Scott Walker
LAURIE KELLMAN 04/14/11 11:07 PM ET
WASHINGTON — Wisconsin Gov. Scott Walker defended his school of union hobbling as a route to fiscal discipline to budget-weary Washington on Thursday, telling a House committee that protracted, nail-biting negotiations in tough economic times can produce inaction and bad policy.
"Sometimes," the Republican governor told the House Oversight and Government Reform Committee, "bipartisanship is not so good."
Walker clearly was speaking of recent Wisconsin budget history. Still, it was an extraordinary message to deliver to Capitol Hill at a time of divided government, when leaders in Congress realize they have little choice but to negotiate the path toward the nation's economic stability.

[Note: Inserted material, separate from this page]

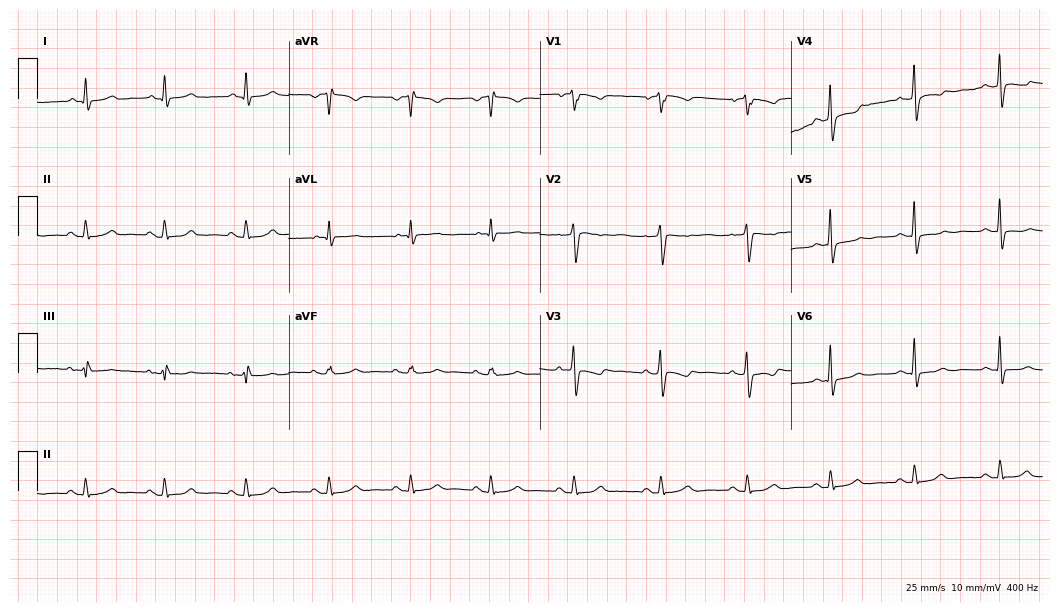
12-lead ECG from a 58-year-old woman. Screened for six findings — first-degree AV block, right bundle branch block, left bundle branch block, sinus bradycardia, atrial fibrillation, sinus tachycardia — none is recorded. Other findings, if any, are not listed.
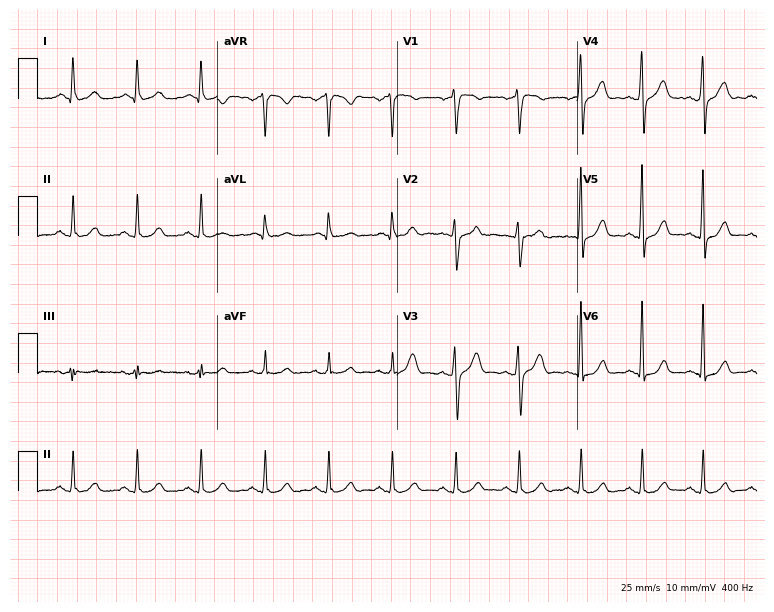
Standard 12-lead ECG recorded from a 42-year-old man. None of these six findings is recorded: first-degree AV block, right bundle branch block, left bundle branch block, sinus bradycardia, atrial fibrillation, sinus tachycardia. Other findings, if any, are not listed.

As Walker spoke to the House panel, a Congress facing tough fiscal battles ahead was preparing to send the White House a bipartisan deal for $38 billion in spending cuts over the next six months.
"This is the best we could get out of divided government," House Speaker John Boehner, R-Ohio, told reporters.
Walker's budget for Wisconsin is just the opposite – an explicit act of partisanship.
Passed by a Republican-controlled legislature and now the subject of a court fight, it ends collective bargaining on everything except wages for state and local government employees and requires them to absorb more of their pension and health care costs. The state no longer will collect dues for unions through paycheck deductions.